The transformation underway now, however, will be fundamentally different than the digital revolution in many ways. First of all, rather than being centered around one technology, the microchip, we're hitting three inflection points simultaneously. Second, the mix of technologies and industries wil be far too complex to be dominated by a single region, like Silicon Valley.

What's most exciting is that this new wave offers great opportunities for state and local governments that have the will to make long-term investments. I visited one facility in Detroit, partially funded by the state government, that was a partnership between state universities, private corporations and the Manufacturing Institutes set up under the Obama Administration.

The purpose of the facility is to help companies develop and test advanced composite materials and lightweight metals. That helps local businesses, such as car manufacturers, build innovative new products that create jobs. Just as importantly, centers such these create unique capabilities and skill sets that attract other companies and talent to the region.

It's Not Any Particular Node, but Networks, That Drive Prosperity

Everybody likes to have a tax break, but there is little evidence that those types of incentives contribute significantly to competitiveness and innovation. California and New York rank at the bottom of the Tax Foundation's Business Tax Climate Index, but have thriving innovation economies. At the same time, of the three states named as the most innovative in 2018, only one, Washington, has low tax rates.

The reason why is that it's not particular nodes, but networks that drive innovation. Regions like Silicon Valley and New York thrive not because they aggressively lure companies to locate there, but because so many feel that they have to have a presence there. Despite the pullout, Amazon still says it's going to be adding jobs in New York and Google Google recently announced a billion dollar expansion in the city with no incentives at all.

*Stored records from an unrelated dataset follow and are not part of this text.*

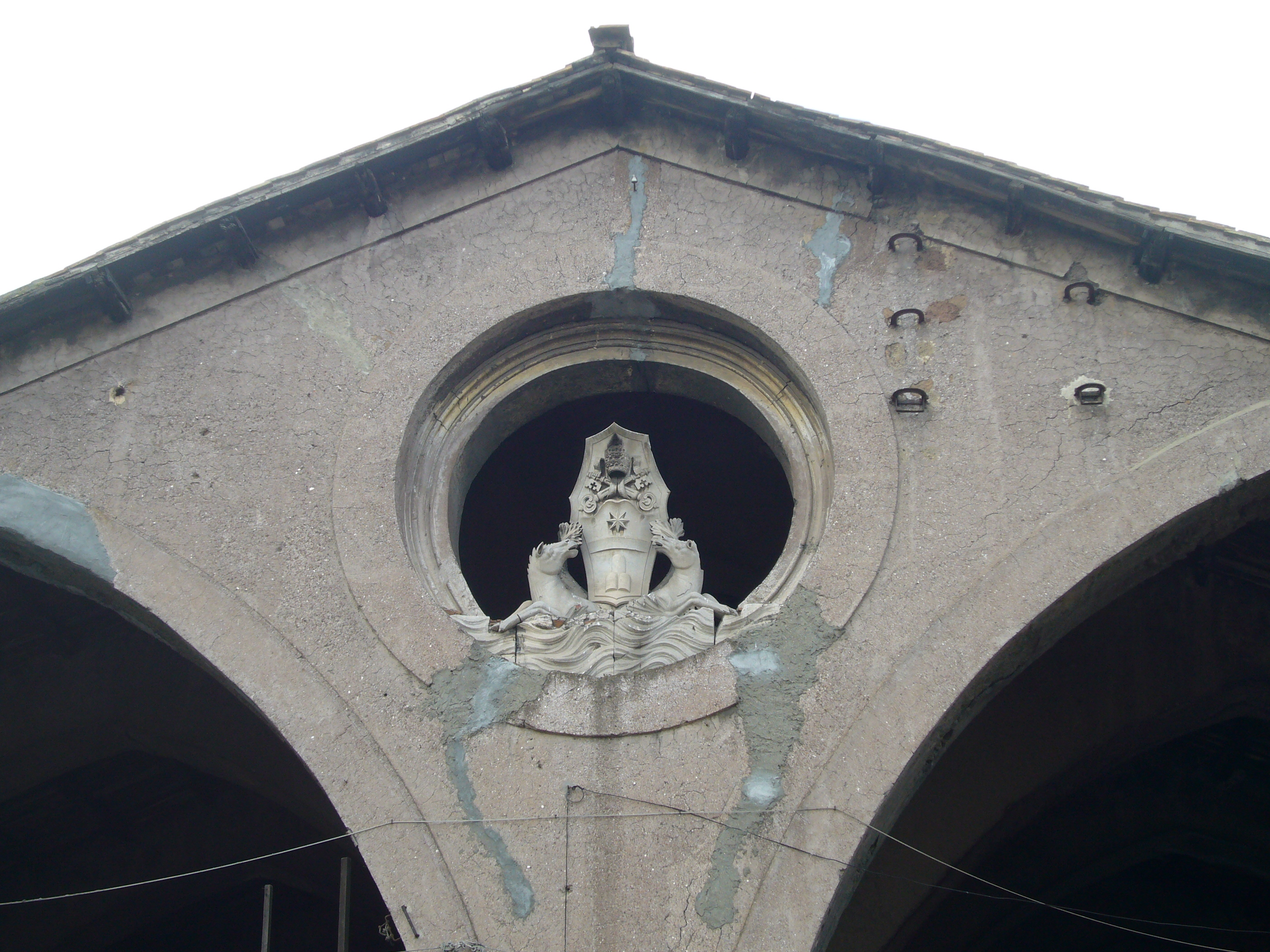 Roma, Arsenale di Ripa Grande a Porta Portese: stemma di Clemente XI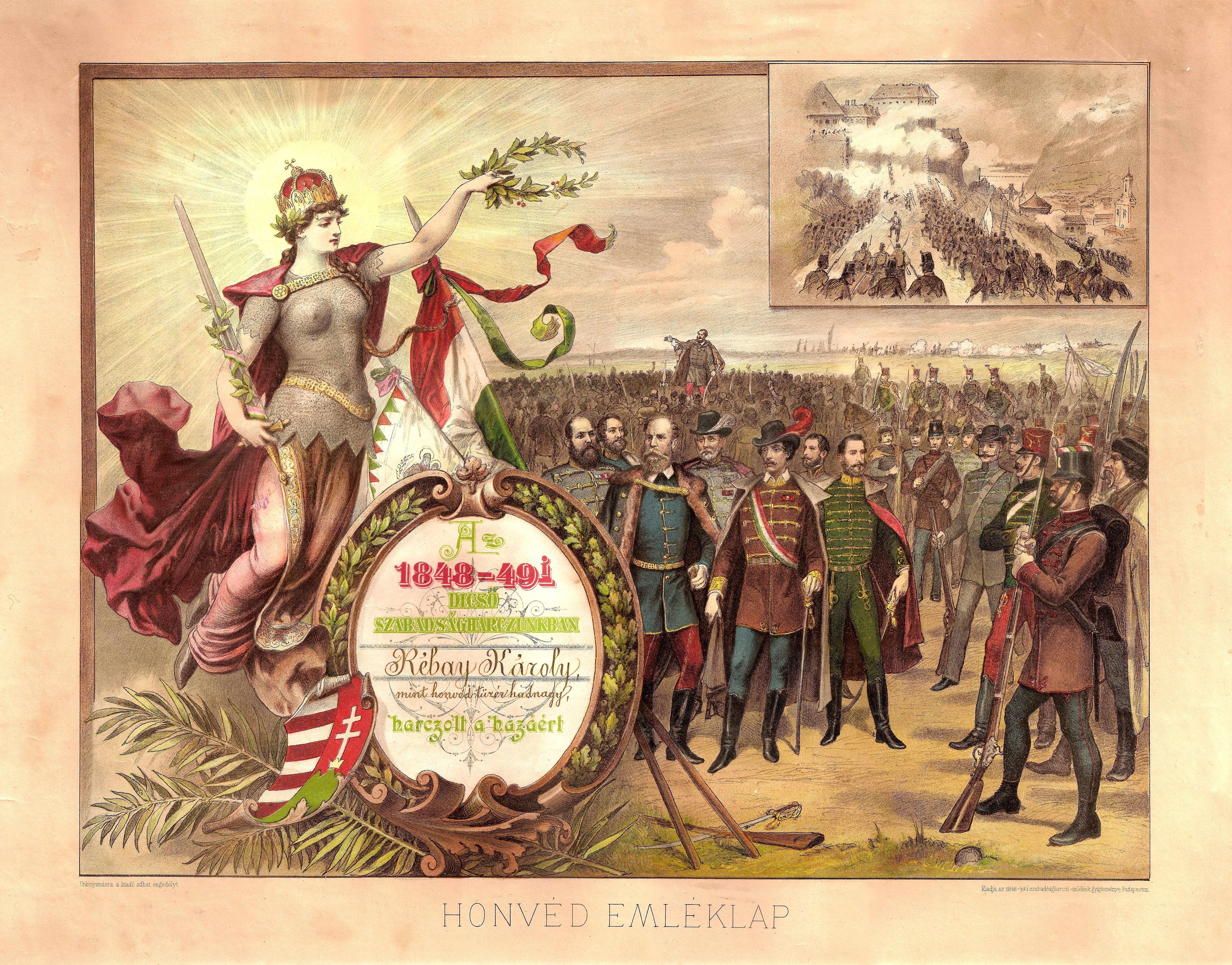 1848-49-es szabadságharci honvéd emléklap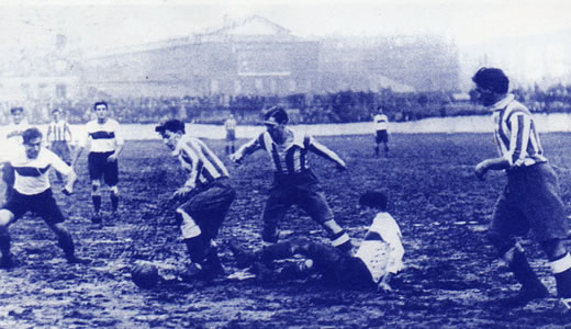 Foto durante un partido de Gimnasia y Esgrima La Plata, jugado en París (Francia) en la gira europea de 1930-31.

At the same time, many states court business so aggressively that they deplete money from their coffers that could go to build up resources that allow an ecosystem to flourish. If you're not investing in education, infrastructure and science, you simply won't be able to support high value industries no matter what incentives you offer.

So maybe losing HQ2 isn't such a bad thing for New York. While 25,000 jobs is nothing to sneeze at, it is just a fraction of the 71,000 jobs created in the city in just the last year. The fact is, businesses will continue to go there because the region offers unique assets that makes it attractive. They will go there because its good for business.